Pundits are stating the doors are now opening up for individuals who
otherwise would be denied a loan.
But, after the
housing crash and the accusations of mortgage misdeeds - demanding that
lenders know who they are lending money to - how could this occur?
In
actuality, it really is about the documentation. Not the standards of
underwriting such as credit scores, how long you're employed or how much
you're trying to borrow.
Lenders have gotten into
lawsuits with each other and with national agencies such as HUD, Fannie
Mae and Freddie Mac demanding what is called a "put back". A "put
back", in mortgage parlance, is when a national agency like HUD or a
lender who bought a loan from another lender "puts the loan back" to the
original lender.
Say you went to a bank and got a
mortgage. Your loan probably was sold once or more times since you
received the initial loan. That's normal in the industry - it keeps the
cash flowing for more borrowers to get more loans.
But,
lets' say you miss one or two payments. You had severe medical bills,
you were out of the country, whatever the reason - it is not important.
What happens? As far as you're concerned, you get late payments (which
you do not want) on your credit reported on your mortgage payment
history.
However, behind the scenes, the action
unfolds. Someone somewhere is tasked with going through your loan and
looking at every single document that you provided and that you
signed. The intention is to determine one of four things: 1. You
signed something incorrectly (a mistake by your original lender) with
the wrong date or the wrong information on the disclosure. 2. You lied
and are a fraud. 3. The Underwriter made a mistake and improperly
underwrote your loan to the proper guidelines. Or 4. There is some
paper that has some error or something missing.
The
employee who finds this gets a big slap on the back and the company then
sends a demand letter to the bank that originally gave you the loan
saying "We're sending the loan back to you ("put back") and you need to
wire us the money for the loan ASAP or we are going to sue you"

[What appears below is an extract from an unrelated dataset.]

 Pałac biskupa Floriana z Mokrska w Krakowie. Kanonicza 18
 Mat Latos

For cases like egregious underwriting errors or fraud, this is common practice
But,
this practice was abused by many major banks who kicked loans back and
forth to one another and abused by agencies who did not want to insure
loans to banks. They looked for simple, tiny, errors that they could
use as an excuse to trigger the "put back" or "buy back" clause
After
much discussion in Washington, there was an agreement that limits this
practice. Because, typically, if an Agency like HUD, Fannie, Freddie or
the VA refuse to insure a loan -you can bet that every bank between San
Fran and Miami start kicking the loan back and putting it back -
because none of them want an uninsured loan.
So, the
agencies have come to an agreement to limit the demands to egregious
issues and not to smaller items that do not materially change the
fundamental quality of the original loans.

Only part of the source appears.